Luciana y Antonio fallecieron con casi cinco años de diferencia, pero en la misma mole de desarraigo que me impidió acudir a sendos funerales. Pensar en ellos como esqueletos anclados al muro de un cementerio, osarios rígidos nunca vistos, es tan difícil que, a veces, ni siquiera me provoca dolor, sólo una incredulidad testaruda que es capaz de convertirse en reproche hacia quien me narra su deceso: por mentirosos los odio, no concibo la realidad de esa respiración interrumpida de mis abuelos, y hasta quiero expulsar a patadas a la gente que ahora alquila su casa, por usurpadores de mi infancia y juventud. Es tal mi negación que he soñado con los dos desde el primer día que puse un pie en esta tierra para no escaparme jamás y, en instantes señalados, la veo a ella en la cocina limpiando pescado, o colocando los mantecados en la bandeja plateada de siempre, o revolviendo las fotos de cuando era mozuela, con las que oreaba una coquetería discreta mientras se sonreía, orgullosa. De él escucho su vozarrón al saludar a los vecinos, lo contemplo recogiendo la mesa antes de que los demás termináramos de comer, o dándome algún donativo en pesetas, pues su generosidad era inagotable. Ambos pululan ataviados con la ligereza de quien se sabe inmarcesible, como si encarnasen el espíritu de los dioses griegos, tan perennes precisamente porque sus rasgos eran más humanos que divinos. Y me llevan de la mano, y a la herida que yo insistía ingenuamente en suturar se le van soltando los pespuntes conforme ellos se acomodan dentro, en ese lecho mullido que ya no es carne mía, sino la suya resucitada, aunque nunca pararon de existir, y me obligan a cerrar la boca y no contarle a nadie nuestro secreto, ya que cualquiera me tacharía de loca, incluida mi madre: “¡Ayúdame con la compra, que ya no tengo 40 años!”. Pero da lo mismo; sus padres han cruzado la laguna Estigia hacia atrás y me abrazan precisamente el hueco de la ausencia, donde necesito más consuelo.

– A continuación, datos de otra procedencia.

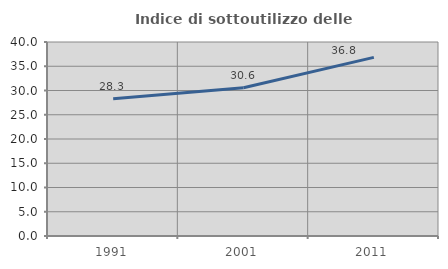
| Category | Indice di sottoutilizzo delle abitazioni  |
|---|---|
| 1991.0 | 28.284 |
| 2001.0 | 30.553 |
| 2011.0 | 36.825 |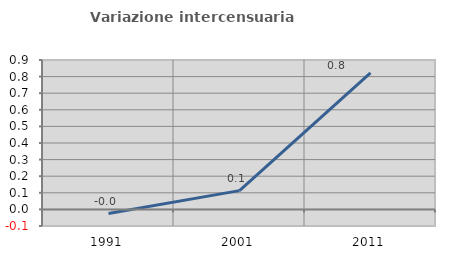
| Category | Variazione intercensuaria annua |
|---|---|
| 1991.0 | -0.025 |
| 2001.0 | 0.113 |
| 2011.0 | 0.822 |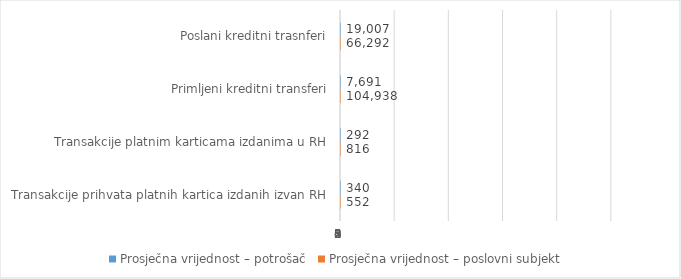
| Category | Prosječna vrijednost – potrošač | Prosječna vrijednost – poslovni subjekt  |
|---|---|---|
| Poslani kreditni trasnferi | 19007.428 | 66291.832 |
| Primljeni kreditni transferi | 7690.533 | 104937.579 |
| Transakcije platnim karticama izdanima u RH | 291.97 | 815.655 |
| Transakcije prihvata platnih kartica izdanih izvan RH | 340.042 | 551.755 |

El duelo que no viví no pueden forzarme a creerlo, ¿cómo? Si, no importa lo que indague, la memoria exhibe su torpeza al indicarme que a esos dos seres los introdujeron en cajas de pino; si no les he puesto flores; si no guardo conciencia del color de la piel inerte; si la vigilia que, en teoría, se produjo en el tanatorio, ese lugar inhóspito al que fueron arribando primos, sobrinos, y los otros nietos, algunos con obsequios alimenticios para los hijos que ni un rato lograron sacar para cenar, debo inventármela contra mi voluntad, al igual que los rezos que no quise aprender. Cuando los recuerdos no aciertan a construir una verdad tan profunda como la muerte, porque ésta ocurre sólo en el censo y no en la urdimbre colectiva del ritual, entonces la única certeza pasa a ser el fantasma, que llama a la puerta mil veces, que inunda los espejos si intento reflejarme en ellos.

Hay días que me pregunto si mi experiencia comparte algún retazo melancólico con la de aquellas personas que tienen a familiares desaparecidos o sepultados en fosas comunes; otros, el desaliento de quienes perdieron a sus seres queridos a manos de la covid, arrebatándoselos los servicios médicos por miedo al contagio, me genera también empatía, pues la liturgia del entierro se llevó a cabo sin permitir la imprescindible despedida en persona. A veces, siento que cada muerto es en sí mismo una respiración que palpita, levita por los pasillos y hace gala de su presencia en los momentos más insospechados, como resultado de nuestra debilidad contemporánea para dotar de sentido a ese vacío. Sea como fuere, a mi mesa celebratoria de esta festividad, entre copas de champán y viandas, se han sentado tanto Luciana como Antonio, bien acicalados para la ocasión, como ese calendario roto que yo me había empeñado en reparar y ellos me regalan imperfectamente sincronizado, ajustado al cariño que nos debemos.